Comments : Night's Wave

  • Nicely done. i like this one. some great word play in this piece. i particularly like the line:

    "...Slipping back into the desolate calm..."

    beautiful imagery. very well done. keep it up. -hannah

  • 18 years ago

    by master of shadow

    Very strong imergry and overall a fantastic eice

    5/5

  • 18 years ago

    by The Poetic Child

    Excellnt poem..nice rhythm and flow..my suggestion would be that you could of done this poem in the Nature Category..5/5 great job
    ttyl sometime
    PeAcE
    ~The Poet~

  • 17 years ago

    by Simple Sensation

    I really enjoyed this poem. I love the imagery in nature poems, you did an excelent job in it. I liked your description in this, "glitering sand" creates this really cool imagery of a ceach and the glittering is glass and stuff like that.

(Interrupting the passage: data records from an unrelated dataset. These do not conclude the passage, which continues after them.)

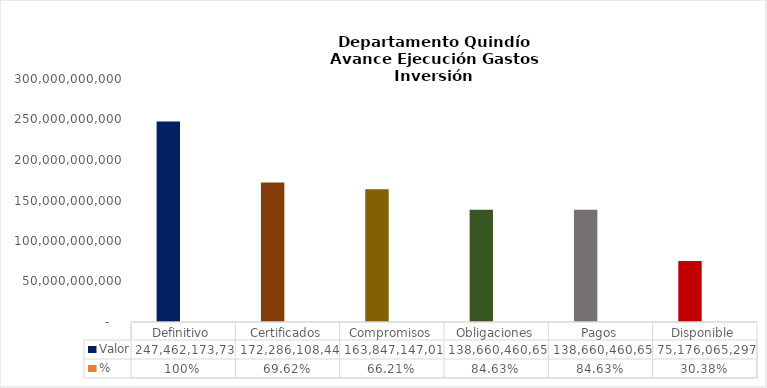
| Category | Valor | % |
|---|---|---|
| Definitivo | 247462173738.3 | 1 |
| Certificados | 172286108441.49 | 0.696 |
| Compromisos | 163847147009.66 | 0.662 |
| Obligaciones | 138660460653.83 | 0.846 |
| Pagos | 138660460653.83 | 0.846 |
|  Disponible  | 75176065296.81 | 0.304 |
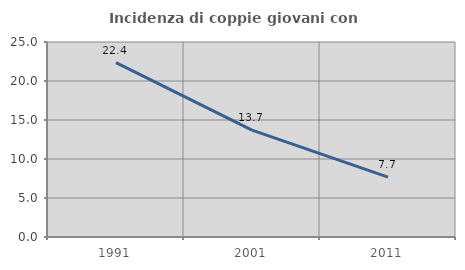
| Category | Incidenza di coppie giovani con figli |
|---|---|
| 1991.0 | 22.356 |
| 2001.0 | 13.708 |
| 2011.0 | 7.675 |
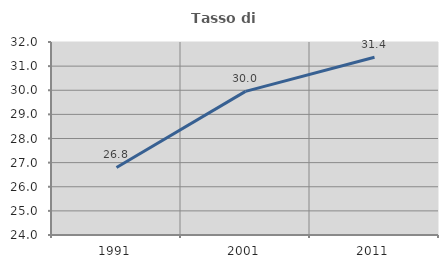
| Category | Tasso di occupazione   |
|---|---|
| 1991.0 | 26.799 |
| 2001.0 | 29.954 |
| 2011.0 | 31.367 |
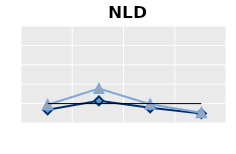
| Category | Public goods | Individual items only | Series 1 |
|---|---|---|---|
| 15-24 | 0.68 | 0.941 | 1 |
| 25-54 | 1.144 | 1.772 | 1 |
| 55-64 | 0.781 | 0.963 | 1 |
| 65+ | 0.486 | 0.532 | 1 |
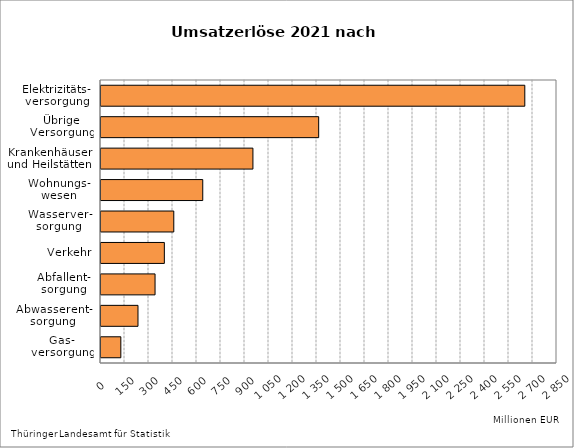
| Category | Series 1 |
|---|---|
| Gas-
versorgung | 123.941 |
| Abwasserent-
sorgung | 231.201 |
| Abfallent-
sorgung | 337.831 |
| Verkehr | 395.901 |
| Wasserver-
sorgung | 454.891 |
| Wohnungs-
wesen | 635.938 |
| Krankenhäuser
und Heilstätten | 949.546 |
| Übrige
Versorgung | 1360.516 |
| Elektrizitäts-
versorgung | 2648.782 |
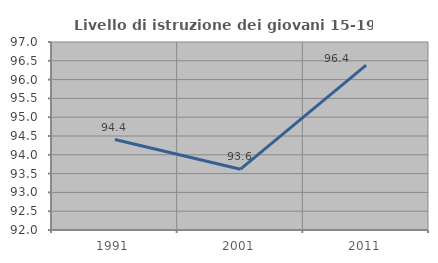
| Category | Livello di istruzione dei giovani 15-19 anni |
|---|---|
| 1991.0 | 94.406 |
| 2001.0 | 93.617 |
| 2011.0 | 96.386 |

I liked how you described the sun as dying, this is a different way to describe how night is coming and the sun is setting. You really captured that beautiful image of the sun setting. An excellent job. To impr9ove i suggest you useo unctuation. Other then that a great read! Keep writing! xx

  • 17 years ago

    by Jacqui Armstrong

    =D loved it!
    well done an amazing poem!
    keep up the hard work!

    Love
    Jacs
    xxxx

  • 17 years ago

    by Nix

    I really like this one, it is short but still very powerful, you created effective atmosphere with just a few words and rhythm of this piece is great. Well done!